- Born: Elijah Douglas Quattlebaum January 22, 1929 Florence, South Carolina, United States
- Died: March 1, 1996 (aged 67) Philadelphia, Pennsylvania, United States
- Genres: Piedmont blues
- Occupations: Guitarist, singer, songwriter
- Instruments: Guitar, voice
- Years active: Late 1940s–early 1970s
- Labels: Gotham Records, Bluesville Records

= Doug Quattlebaum =

American singer

Elijah Douglas Quattlebaum (January 22, 1929 – March 1, 1996), better known as Doug Quattlebaum, was an American Piedmont blues guitarist, singer and songwriter. He recorded one single for Gotham Records in 1953, but was offered another opportunity following his employment as an ice cream salesman.

==Life and career==
Quattlebaum was born in Florence, South Carolina, as the only child of his mother's first marriage. He spent the first thirteen years of his life there and was initially inspired by the music of Blind Boy Fuller. He fashioned crudely constructed homemade guitars from wire and cigar boxes. His mother remarried (to a brother of Arthur Crudup's) in the early 1940s, when Quattlebaum was aged fourteen, and the family moved to Philadelphia. His stepfather purchased Quattlebaum's first real guitar and showed him how to play one chord; as a teenager Quattlebaum mastered the basics of playing the instrument.

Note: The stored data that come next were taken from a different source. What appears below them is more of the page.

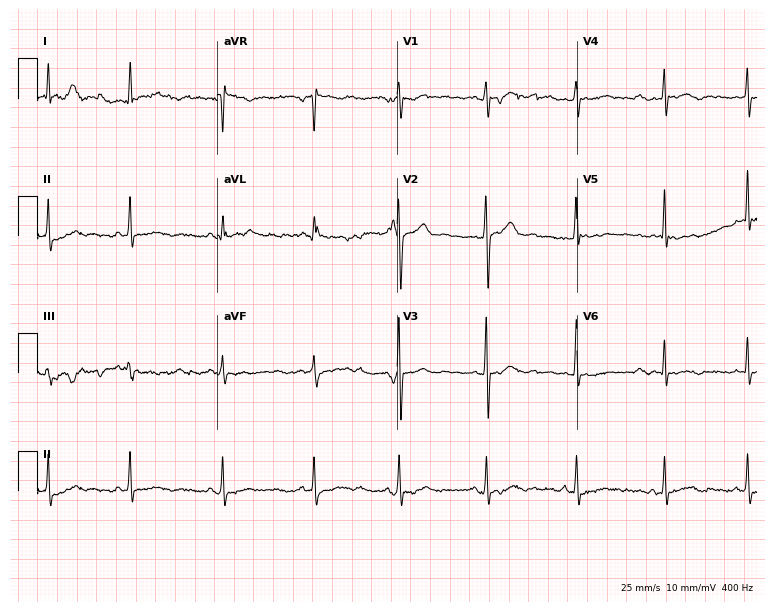
ECG — a male patient, 46 years old. Screened for six findings — first-degree AV block, right bundle branch block (RBBB), left bundle branch block (LBBB), sinus bradycardia, atrial fibrillation (AF), sinus tachycardia — none is recorded.
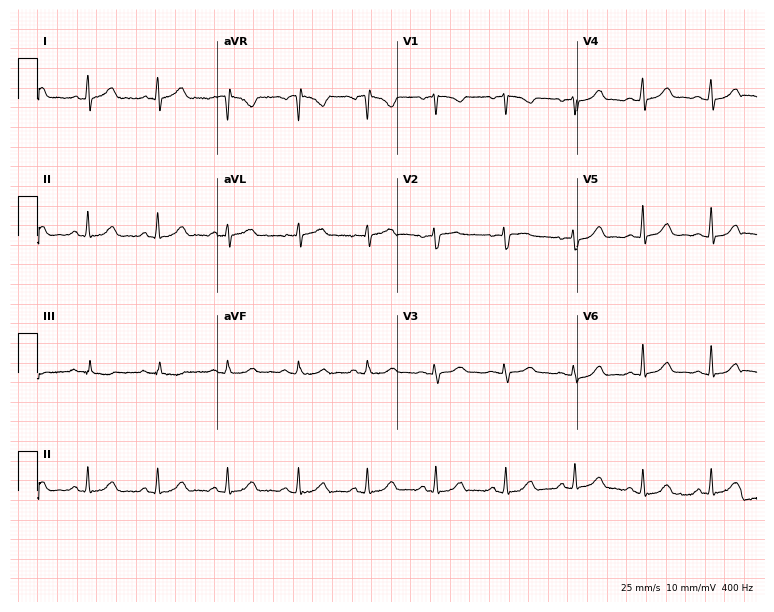
12-lead ECG (7.3-second recording at 400 Hz) from a 46-year-old female patient. Labelled as a normal ECG.
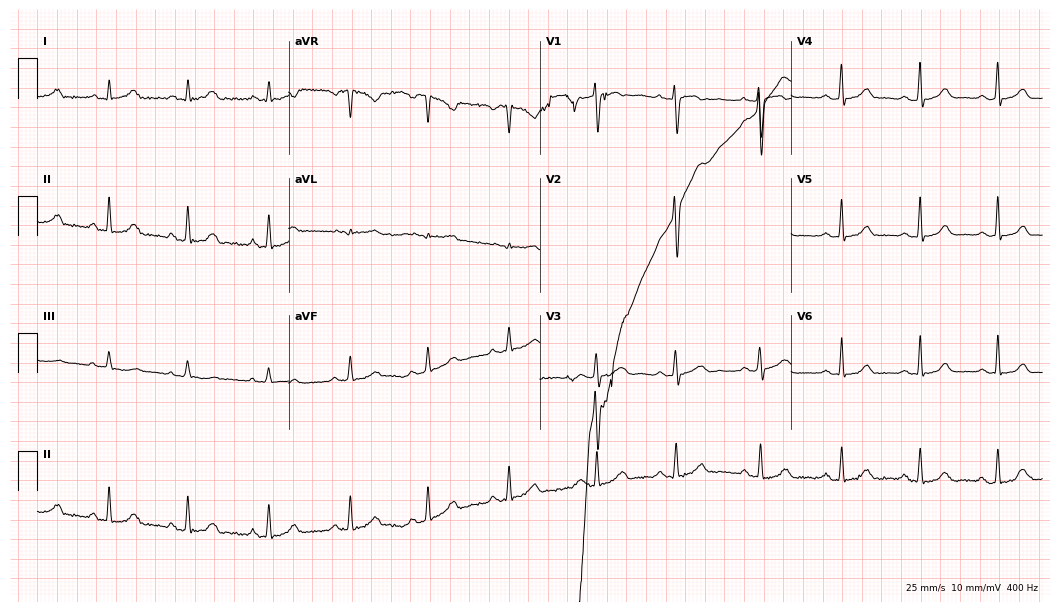
ECG (10.2-second recording at 400 Hz) — a 27-year-old female patient. Labelled as a normal ECG.
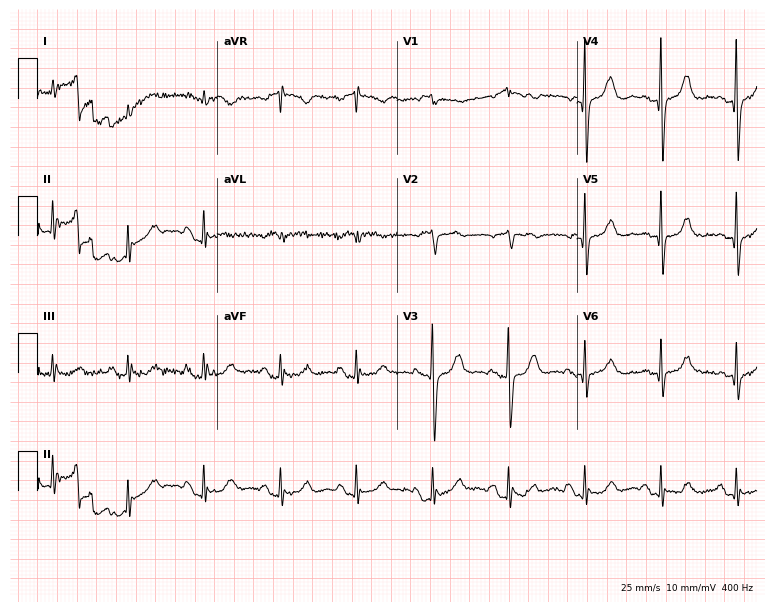
12-lead ECG from a woman, 21 years old (7.3-second recording at 400 Hz). Recorded interpretation: within normal limits.
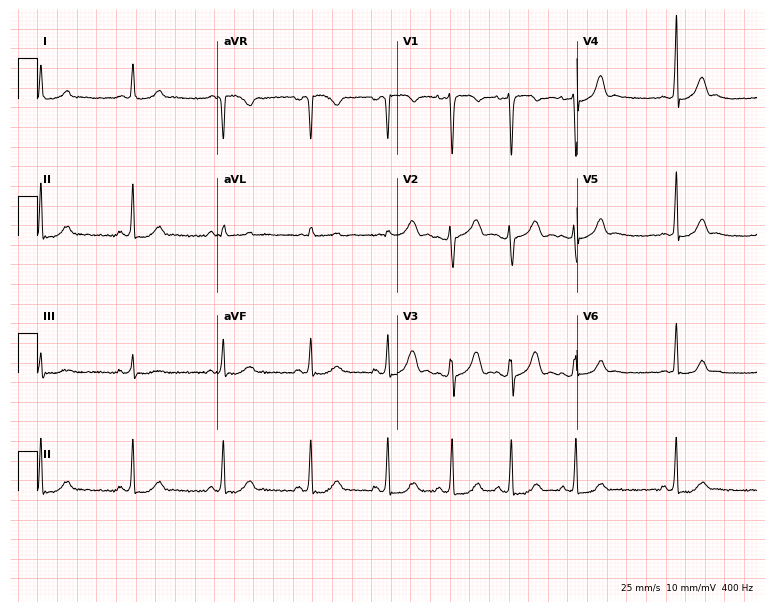
Electrocardiogram (7.3-second recording at 400 Hz), a female patient, 21 years old. Overall reading on record: normal ECG.
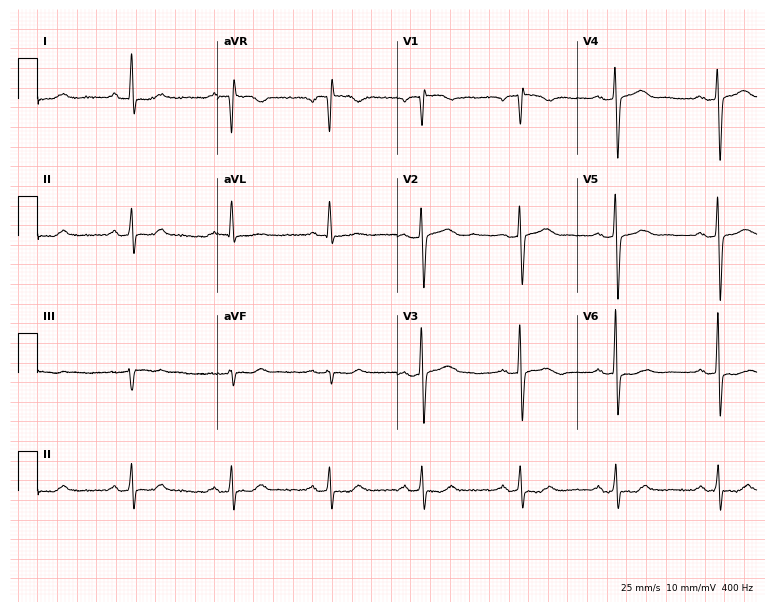
ECG (7.3-second recording at 400 Hz) — a female, 57 years old. Screened for six findings — first-degree AV block, right bundle branch block, left bundle branch block, sinus bradycardia, atrial fibrillation, sinus tachycardia — none is recorded. Only these six findings were labelled.
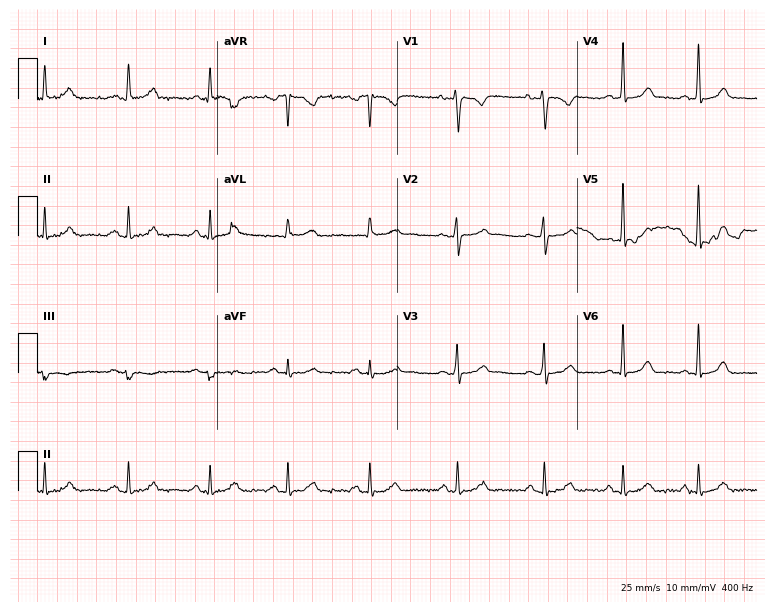
Standard 12-lead ECG recorded from a 28-year-old female (7.3-second recording at 400 Hz). Read as a normal ECG.
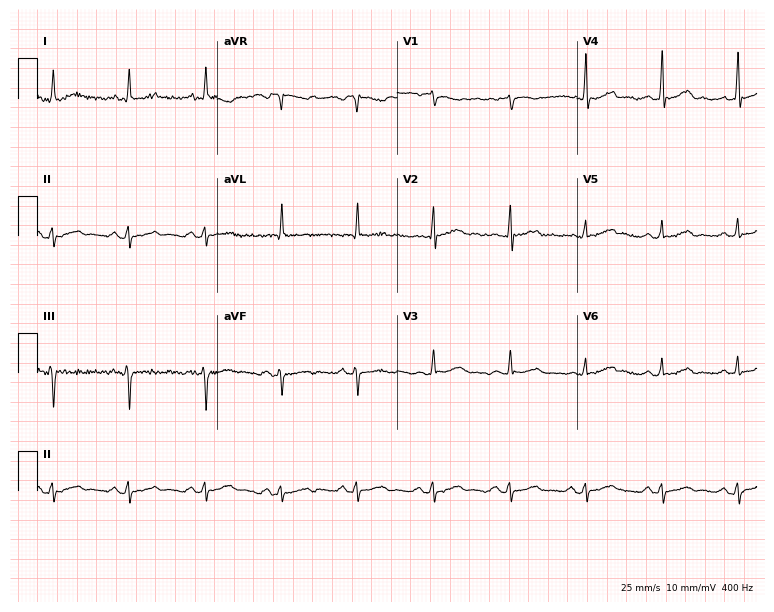
Resting 12-lead electrocardiogram (7.3-second recording at 400 Hz). Patient: a female, 84 years old. Read as a normal ECG.

He toured playing guitar accompaniment for several gospel groups, and reckoned he first recorded with the Bells of Joy in Texas. Quattlebaum recorded solo in 1953, as a blues singer and guitarist, for the Philadelphia-based Gotham Records. He cut three tracks for the label, "Don't Be Funny, Baby", "Lizzie Lou", and "Foolin' Me". The first two were released as a 78-rpm single by Gotham the same year; "Foolin' Me" was not released until many years later. The recording was not a success, and Quattlebaum fell into obscurity, but by 1961 he was back, playing accompaniment for the Ward Singers. In June the same year, he was "rediscovered" playing popular and blues songs through the public address system of his Mister Softee ice cream van. The blues historian Pete Welding, who became known for discovering talent in unusual places, heard his performances and arranged for him to record an album for Testament Records. For reasons unknown it was not released, but Welding recorded him again the following year for the album Softee Man Blues (financed by Moe of the Pep Boys), released by Bluesville Records in 1963. The front cover of the album displayed a photograph of Quattlebaum in his ice cream uniform.

The album was well received by critics, who noted his powerful voice and his Blind Boy Fuller–inspired guitar playing. Quattlebaum wrote a number of his own compositions, but the collection contained his versions of songs previously recorded by others, including "So Sweet" (Fuller), "Mama Don't Allow Me to Stay Out All Night Long" (Crudup), "Trouble in Mind" (Richard M. Jones), "Whiskey Headed Woman" (Lightnin' Hopkins), "You Is One Black Rat" (Little Son Joe and Memphis Minnie), "Big Leg Woman" (Johnny Temple), "Black Night Is Falling" (Roy Brown), and "Baby, Take a Chance with Me" (Jazz Gillum). This led to Quattlebaum making a number of appearances on the folk circuit, during the revival of the 1960s. He soon returned to Philadelphia, although he recorded a single for the obscure Na-Cat Records around 1970. It is believed Quattlebaum entered the ministry shortly thereafter.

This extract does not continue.